Та грубость и грязь, с которой поневоле приходится иметь дело сатирику, не помешали Салтыкову остаться идеалистом. Когда он говорит о своей потребности вознести сердце горе (sursum corda), он говорит утешающую правду. Идеалист и мыслитель, некто больший, чем специалист сатиры, Щедрин жил не только на плоскости; выдающийся психолог, он принадлежит к плеяде наших высоких художников. Его «Пошехонская старина», этот эпос русского крепостничества, портретная галерея незнатных предков, его «Господа Головлевы», иные из его «Губернских очерков», рассказов и сказок представляют собою большую и не достойную забвения словесную драгоценность; там есть страницы, которые поднимаются до истинного трагизма и оставляют глубокое впечатление. Еще раз отметим: чеховской нежностью запечатлены некоторые сцены, и участь двух девушек, Анниньки и Любиньки, воплощена в неотразимую элегию. Аннинька, приезжающая на бабушкину могилу, останется навсегда в кругу страдальческих женских образов, и траурной мелодией постоянно будут звучать в нашей литературе ее слова, слова несчастной актрисы, замученной женщины: «Умирать я приехала к вам, дядя!»… А этот дядя, этот Иудушка, Порфирий Головлев! Пусть черты его написаны сгущенной краской, но в общем его жуткая фигура составляет одно из мрачных украшений нашего искусства. И замечательно, что Салтыков, этот смеявшийся трагик, исполнил и последнее требование возвышенной поэтики: он разрешил трагедию светлой нотой примирения. Можно ли, в самом деле, забыть страданием исполненный вопль – вопрос той же Анниньки: «Дядя, вы добрый? Скажите, вы добрый?»… Он не добрый, конечно, этот ужасный Иудушка; он столько смертей вызвал, и это из-за него так страшно умерли его сыновья, его братья, – нет, он не добрый; но Щедрин показывает, что, пустотою своей мертвой души создавший пустоту вокруг себя, в конце своей жизни ужаснулся Иудушка и что-то проснулось в нем человеческое, – не пустой, не как гроб живой ушел он в последнюю пустоту. Он долго читал Евангелие фарисейски, невидящими глазами, «выморочным сердцем»; но чудо воскресения коснулось и его, и ожила его душа, когда однажды вдумался он невольно в рассказ о Христе, о «неслыханной неправде, совершившей кровавый суд над истиной».

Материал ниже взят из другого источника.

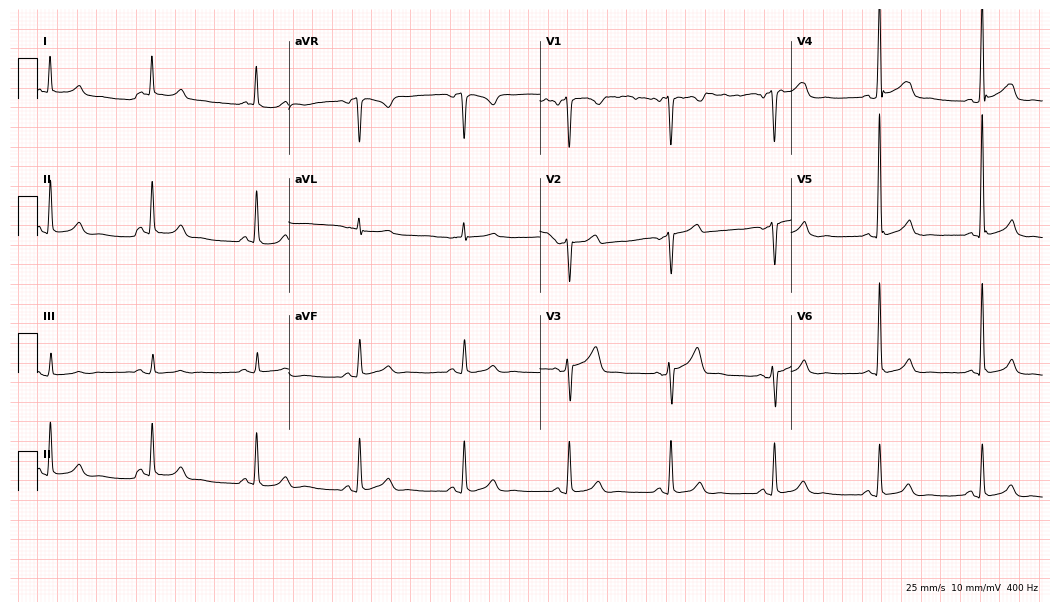
12-lead ECG (10.2-second recording at 400 Hz) from a 57-year-old male patient. Screened for six findings — first-degree AV block, right bundle branch block, left bundle branch block, sinus bradycardia, atrial fibrillation, sinus tachycardia — none is recorded.

Для многих читателей временные страницы Щедрина, его отклики на современность, его публицистика более памятны, чем иные, глубокие и долговечные, свойства его писательской личности. Большее в нем заслоняется меньшим. Эта несправедливость будет когда-нибудь исправлена. Еще ждет своего критика Салтыков-художник и другой расценки своих наследий.
К тому же в наши черные дни, когда совестно перед русским прошлым, совестно потому, что мы его недооценивали и зря осуждали, о сатире Щедрина вспоминаешь холодно и недружелюбно, и кажется она теперь огульной, и несправедливой, и праздной, – и в сравнении с нынешней действительностью как выигрывает осмеянная им действительность прежняя! Нет уже у нас, страждущих жертв революции, симпатии к Салтыкову-сатирику, нет соответственного настроения в нашем покаянно настроенном сердце… Но это не помешает нам признать подлинные заслуги Щедрина и понять, что его сердитость и его сердечность, его злые слова и его доброе слово имели какой-то общий корень, что он много смеялся, но и много страдал и что не только он любил русскую литературу, но и русская литература полюбит его и новым светом, освобожденное от бренного, загорится впоследствии его побледневшее имя.